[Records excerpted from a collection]
%%

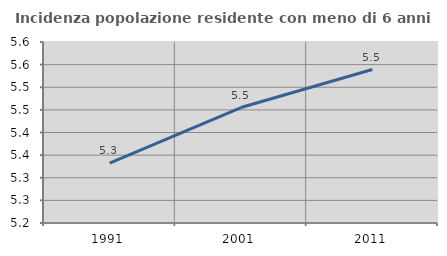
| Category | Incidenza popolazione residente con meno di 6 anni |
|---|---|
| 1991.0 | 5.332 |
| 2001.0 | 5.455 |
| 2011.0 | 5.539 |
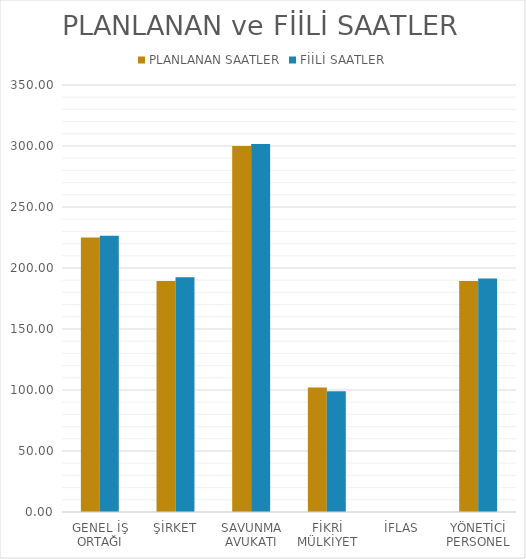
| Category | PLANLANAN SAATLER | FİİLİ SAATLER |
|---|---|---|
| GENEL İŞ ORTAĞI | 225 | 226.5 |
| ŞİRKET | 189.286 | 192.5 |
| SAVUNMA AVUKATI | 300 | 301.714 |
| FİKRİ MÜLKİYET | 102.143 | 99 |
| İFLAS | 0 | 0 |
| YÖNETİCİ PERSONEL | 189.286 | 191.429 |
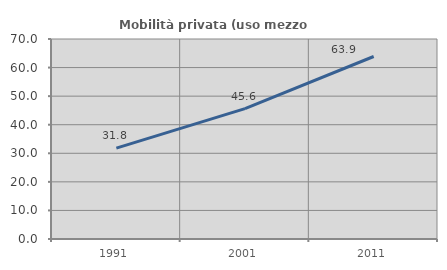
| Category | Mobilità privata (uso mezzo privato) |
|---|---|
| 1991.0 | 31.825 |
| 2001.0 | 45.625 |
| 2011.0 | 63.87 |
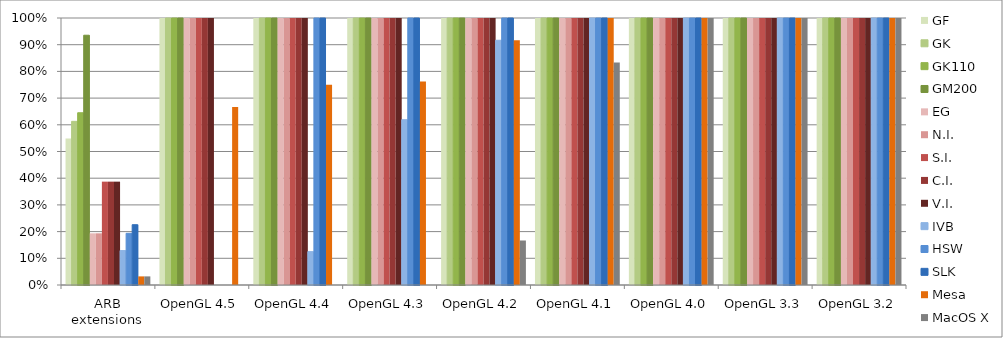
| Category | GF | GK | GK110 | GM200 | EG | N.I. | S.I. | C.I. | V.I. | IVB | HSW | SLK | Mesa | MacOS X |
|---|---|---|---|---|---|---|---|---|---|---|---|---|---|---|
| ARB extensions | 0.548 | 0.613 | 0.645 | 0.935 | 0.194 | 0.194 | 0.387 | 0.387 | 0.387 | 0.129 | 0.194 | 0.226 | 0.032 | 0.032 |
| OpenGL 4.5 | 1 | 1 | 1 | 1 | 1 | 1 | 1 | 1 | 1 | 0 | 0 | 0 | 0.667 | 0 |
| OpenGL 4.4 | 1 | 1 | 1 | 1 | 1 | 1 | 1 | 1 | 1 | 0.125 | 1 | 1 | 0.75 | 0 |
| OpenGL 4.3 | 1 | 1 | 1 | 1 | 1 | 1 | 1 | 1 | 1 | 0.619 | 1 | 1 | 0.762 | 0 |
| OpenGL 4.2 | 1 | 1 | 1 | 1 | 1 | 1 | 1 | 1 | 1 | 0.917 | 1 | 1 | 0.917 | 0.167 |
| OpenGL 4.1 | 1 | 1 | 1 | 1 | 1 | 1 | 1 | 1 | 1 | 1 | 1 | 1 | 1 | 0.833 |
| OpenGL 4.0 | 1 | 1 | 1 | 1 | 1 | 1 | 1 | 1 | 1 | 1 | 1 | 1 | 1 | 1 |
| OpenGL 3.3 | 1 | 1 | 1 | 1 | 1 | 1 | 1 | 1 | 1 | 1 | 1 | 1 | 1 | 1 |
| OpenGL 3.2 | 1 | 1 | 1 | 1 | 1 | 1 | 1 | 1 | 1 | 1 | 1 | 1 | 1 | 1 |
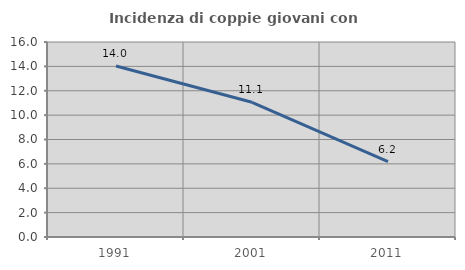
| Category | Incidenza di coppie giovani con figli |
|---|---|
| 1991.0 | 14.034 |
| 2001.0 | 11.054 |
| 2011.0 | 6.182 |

%%
%%

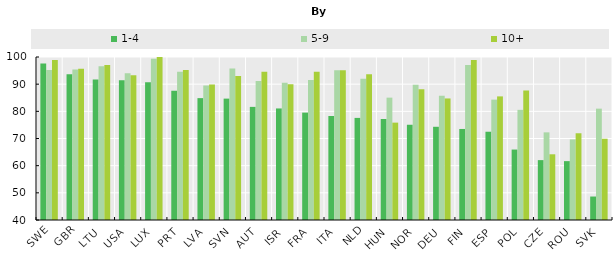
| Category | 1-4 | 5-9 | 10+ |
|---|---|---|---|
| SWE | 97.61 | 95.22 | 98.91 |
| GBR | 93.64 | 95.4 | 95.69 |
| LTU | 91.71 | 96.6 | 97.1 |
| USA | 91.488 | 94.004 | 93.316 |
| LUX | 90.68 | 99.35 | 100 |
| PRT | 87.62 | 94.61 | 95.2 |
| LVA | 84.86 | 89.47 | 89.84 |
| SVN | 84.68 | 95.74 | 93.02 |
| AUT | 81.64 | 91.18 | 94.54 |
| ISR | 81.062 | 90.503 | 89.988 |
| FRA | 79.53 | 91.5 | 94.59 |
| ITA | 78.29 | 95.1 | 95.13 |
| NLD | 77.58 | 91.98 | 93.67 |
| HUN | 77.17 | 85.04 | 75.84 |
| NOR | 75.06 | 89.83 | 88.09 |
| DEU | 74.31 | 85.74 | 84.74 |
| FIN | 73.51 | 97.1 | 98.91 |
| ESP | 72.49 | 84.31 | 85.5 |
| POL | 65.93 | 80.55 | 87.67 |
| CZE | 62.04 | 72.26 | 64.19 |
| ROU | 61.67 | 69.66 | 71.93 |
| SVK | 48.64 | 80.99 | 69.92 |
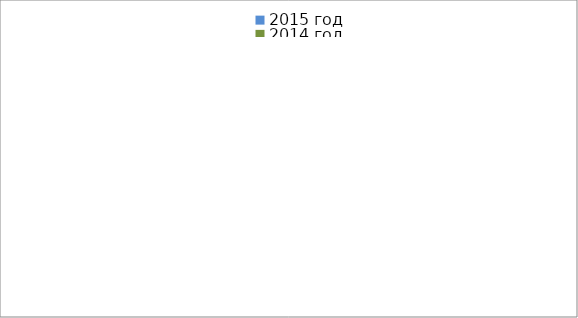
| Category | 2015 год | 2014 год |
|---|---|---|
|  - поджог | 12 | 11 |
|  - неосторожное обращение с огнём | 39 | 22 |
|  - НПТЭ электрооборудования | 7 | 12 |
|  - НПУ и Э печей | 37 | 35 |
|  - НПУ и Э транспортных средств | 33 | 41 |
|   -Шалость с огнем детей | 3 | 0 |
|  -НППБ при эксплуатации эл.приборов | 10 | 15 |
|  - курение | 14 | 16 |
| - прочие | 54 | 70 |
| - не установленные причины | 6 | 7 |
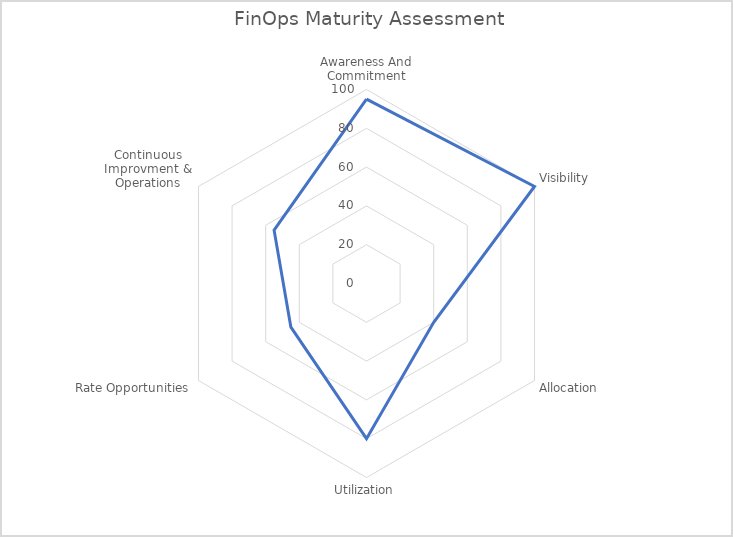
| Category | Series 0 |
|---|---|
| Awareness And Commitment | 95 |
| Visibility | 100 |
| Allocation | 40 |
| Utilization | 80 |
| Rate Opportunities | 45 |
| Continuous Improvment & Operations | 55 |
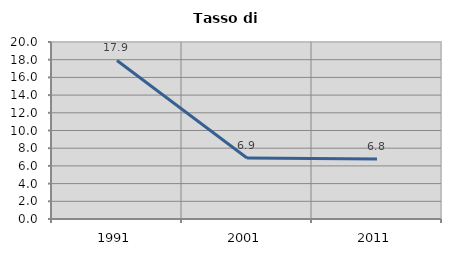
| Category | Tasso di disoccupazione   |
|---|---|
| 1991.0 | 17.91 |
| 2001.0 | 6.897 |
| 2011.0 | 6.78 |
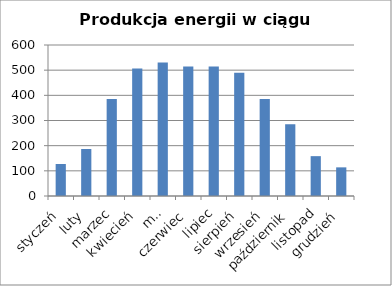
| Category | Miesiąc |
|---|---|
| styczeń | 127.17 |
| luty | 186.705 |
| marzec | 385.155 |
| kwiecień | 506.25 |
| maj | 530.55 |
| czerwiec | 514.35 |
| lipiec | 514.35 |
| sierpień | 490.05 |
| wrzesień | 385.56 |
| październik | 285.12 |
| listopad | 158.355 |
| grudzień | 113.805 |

%%

**YOUR TASK:**
What is asked for is an exact copy of the lines above from the one containing "wrzesień | 385.56 |" through the one containing "grudzień | 113.805 |", and only those.

**ANSWER SECTION:**
| wrzesień | 385.56 |
| październik | 285.12 |
| listopad | 158.355 |
| grudzień | 113.805 |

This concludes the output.